[[ Exercise input open ]]

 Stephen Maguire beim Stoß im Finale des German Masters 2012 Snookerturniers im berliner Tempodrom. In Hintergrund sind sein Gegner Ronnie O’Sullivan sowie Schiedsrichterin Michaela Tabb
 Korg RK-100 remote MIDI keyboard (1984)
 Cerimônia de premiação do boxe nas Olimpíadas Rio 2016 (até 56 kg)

[[ Exercise input closed ]]
[[ Exercise input open ]]

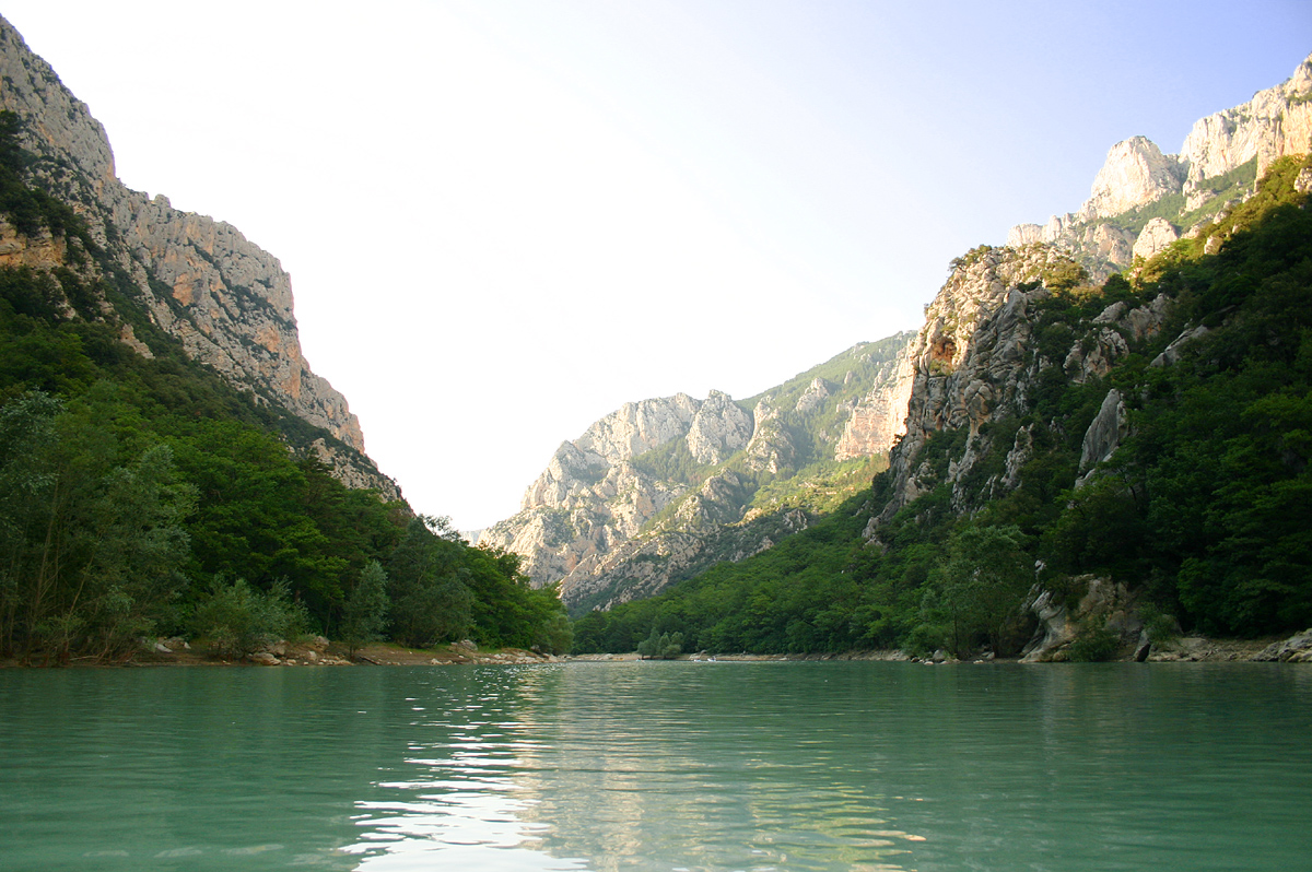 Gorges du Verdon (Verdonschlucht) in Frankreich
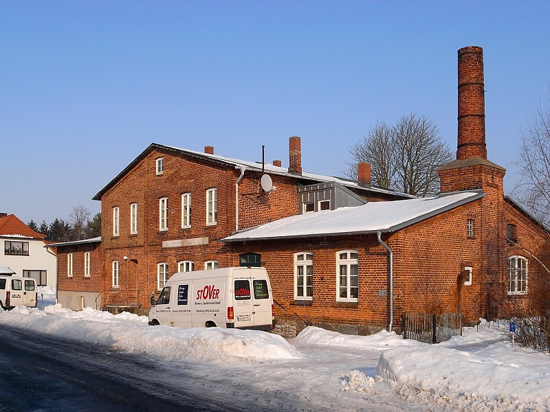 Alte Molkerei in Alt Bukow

[[ Exercise input closed ]]

▶ Instructions to follow
Could you set down, exactly as written, the lines above between the one holding "Korg RK-100 remote MIDI keyboard (1984)" and the one holding "Cerimônia de premiação", inclusive, and nothing more?

▶ Answer
 Korg RK-100 remote MIDI keyboard (1984)
 Cerimônia de premiação do boxe nas Olimpíadas Rio 2016 (até 56 kg)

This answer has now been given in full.